Our guide around the boat was a ginger woman. Was there something about this area that attracted ginger families?
The steamer ran on vast quantities of wood - a ‘quart’ of wood (whatever that is) every 30 seconds. We wondered where they got all that wood from, around here?
After seeing the boat, we thanked the ginger lady, and returned to the van. It was here that Debbie noticed the enormous dragonfly wedged under our headlight. We’ll be keeping an eye open for insect prey more impressive than this, but I’m not holding my breath.
We located a site for the night - the Hi Country RV Park, just out of town on the Alaska Highway.

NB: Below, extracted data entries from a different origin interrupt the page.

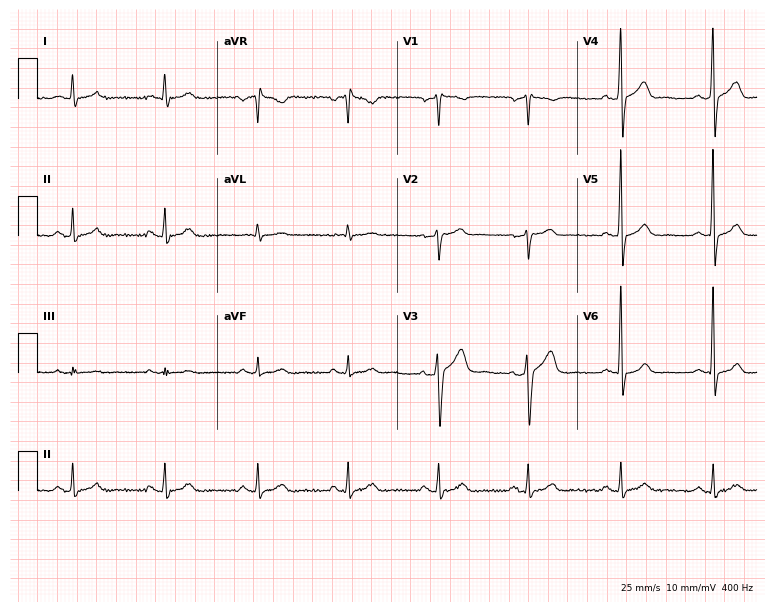
Standard 12-lead ECG recorded from a 45-year-old woman. None of these six findings is recorded: first-degree AV block, right bundle branch block (RBBB), left bundle branch block (LBBB), sinus bradycardia, atrial fibrillation (AF), sinus tachycardia. Only these six findings were labelled.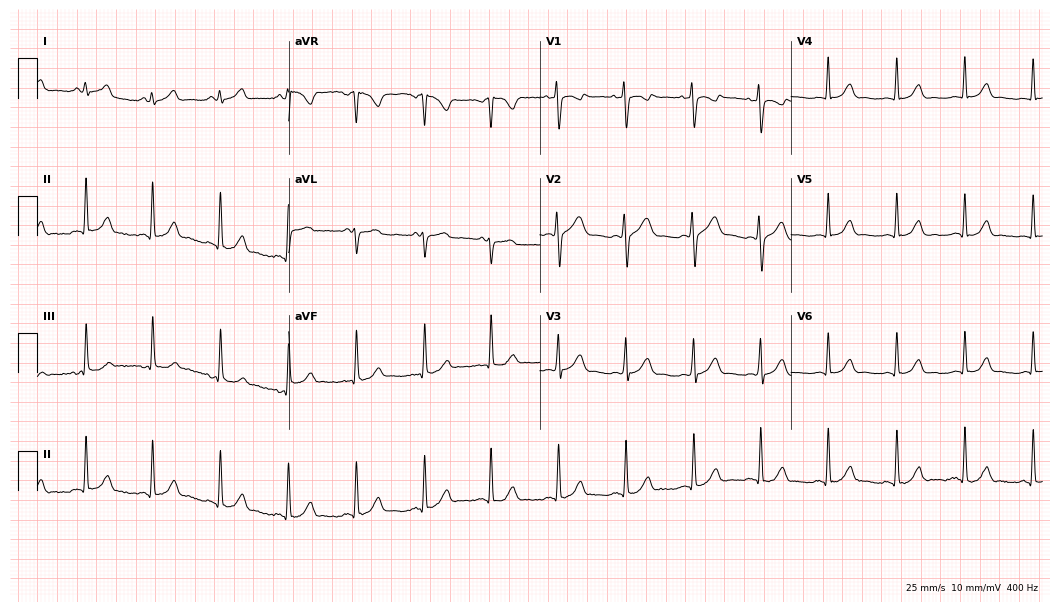
12-lead ECG from a 27-year-old woman. Labelled as a normal ECG.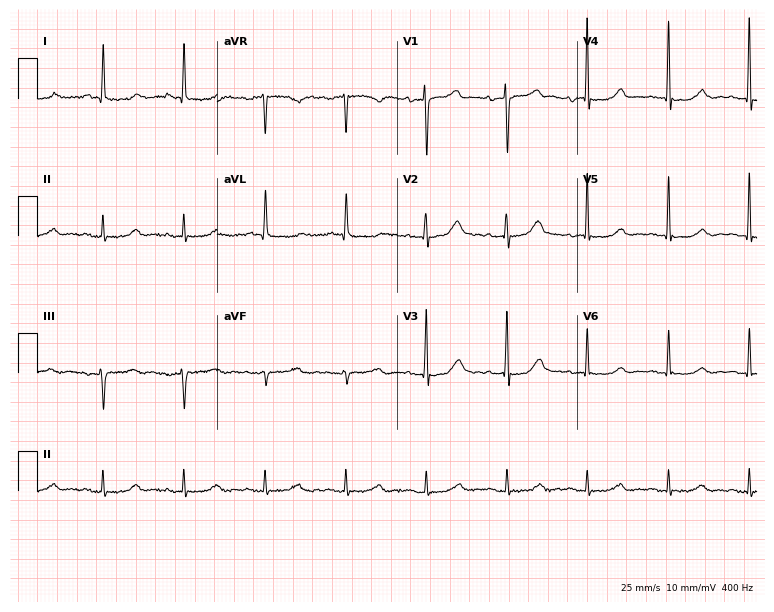
Standard 12-lead ECG recorded from a female patient, 72 years old. None of these six findings is recorded: first-degree AV block, right bundle branch block (RBBB), left bundle branch block (LBBB), sinus bradycardia, atrial fibrillation (AF), sinus tachycardia. Other findings, if any, are not listed.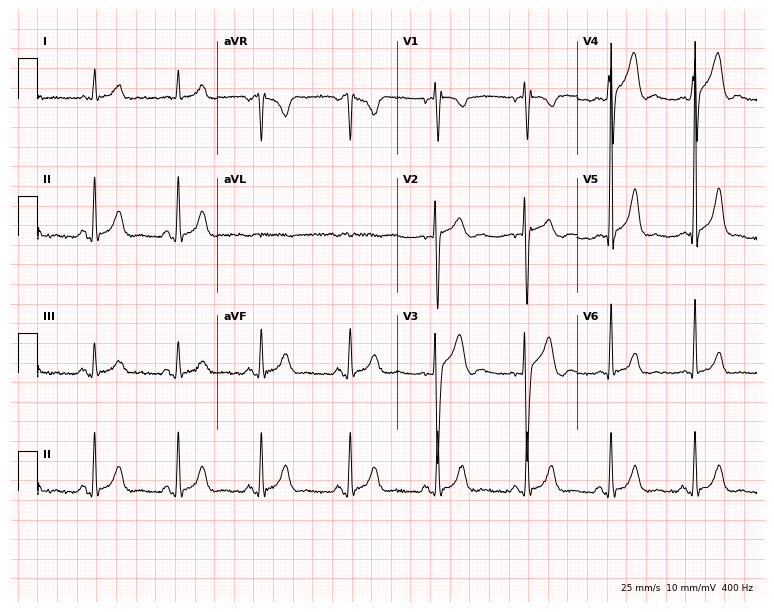
ECG — a 25-year-old woman. Screened for six findings — first-degree AV block, right bundle branch block, left bundle branch block, sinus bradycardia, atrial fibrillation, sinus tachycardia — none is recorded.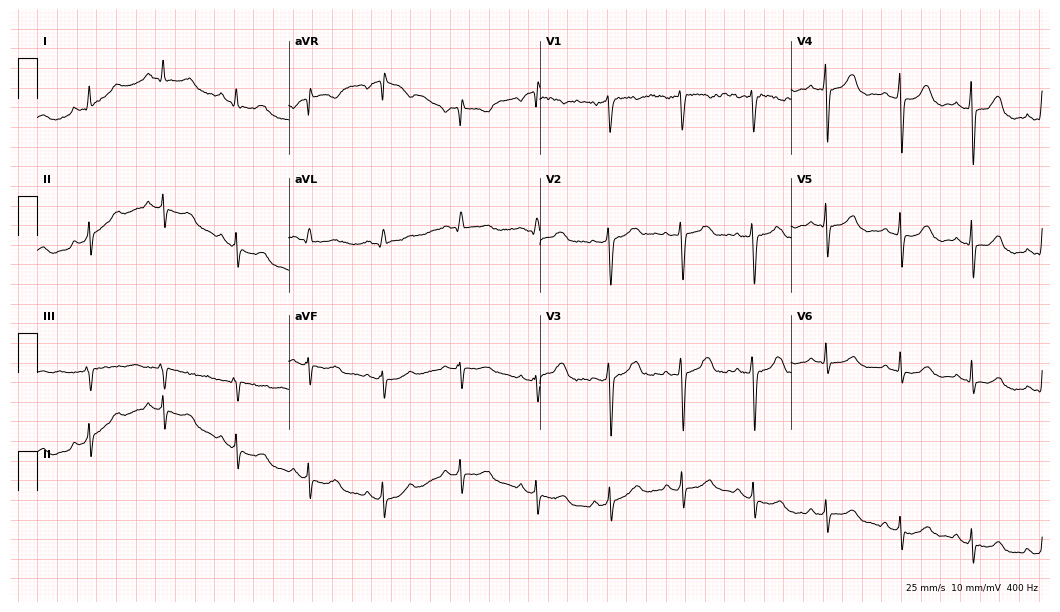
Electrocardiogram (10.2-second recording at 400 Hz), a 34-year-old female patient. Overall reading on record: normal ECG.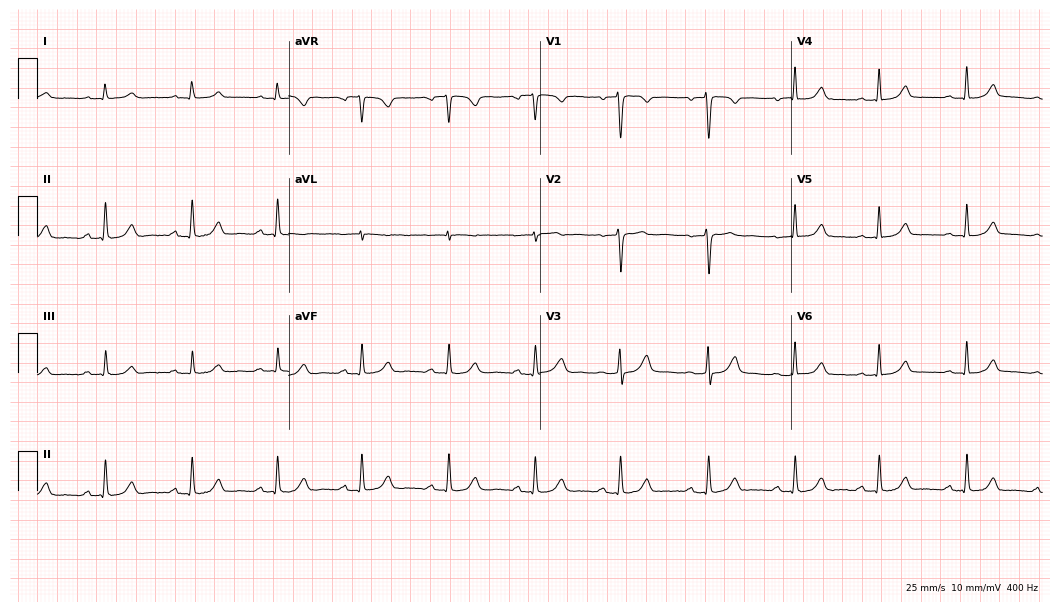
Standard 12-lead ECG recorded from a woman, 38 years old (10.2-second recording at 400 Hz). Read as a normal ECG.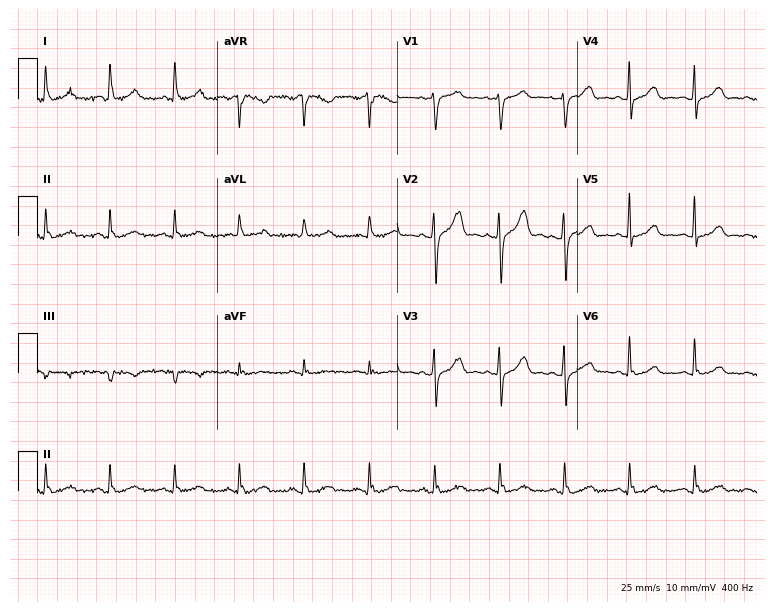
12-lead ECG (7.3-second recording at 400 Hz) from a 46-year-old female patient. Labelled as a normal ECG.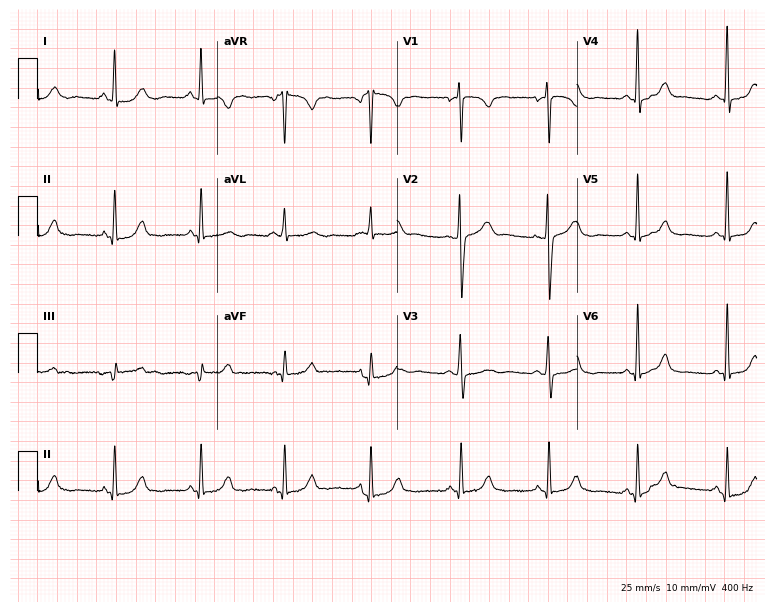
Standard 12-lead ECG recorded from a 59-year-old woman (7.3-second recording at 400 Hz). Read as a normal ECG.

It’s nice - big, but scattered with trees, and they’ve put us within reach of a slightly shaky WiFi service.
After we’d hooked up power and water, Debbie announced “Oh, but we never got any beer!”. This serious situation left us with two choices: undo the hooking up (not really that much hassle), or go for a bike ride. We decided the latter would be fun. Getting downtown - some 6km from the campsite - was easy and fun - there’s a long downhill cycle lane to the riverside, then there’s a riverside path the rest of the way. We aimed for the Yukon Brewing Company, which we’d seen on a map, but harboured doubts that it might have closed for the day. When we passed a liquor store, we jumped at the opportunity, bought a bottle of Canadian wine and a twelve pack of “Yukon Gold” pale ale, and set off back the campsite. That long downhill cycle lane on the way out, was now a long uphill cycle lane. Debbie got off and walked, while I gritted my teeth and chose a low gear that actually meant I was moving more slowly than Debbie’s walking pace.
Still, it meant that we felt we’d earned the beer. I lit a fire, and we cooked some steak over it, that we bought in Watson Lake. For dessert, we toasted marshmallows, until we felt sick (which only took about six each).
I folded up and bagged the bikes — I think I have now perfected this operation. From a seat inside the RV, I’ve been watching with fascination as our neighbour fusses about his fire. It’s been lit for about an hour and a half, he’s not using it for anything, he doesn’t even sit by it for warmth, but he keeps coming back to put on more wood. He has a fidgety demeanour, like the birdlike rodents we keep seeing. I wonder whether he’s preparing a romantic meal for a lady, and wants everything just right, including a perfect bed of embers to cook dinner over? In which case, buy charcoal, I say.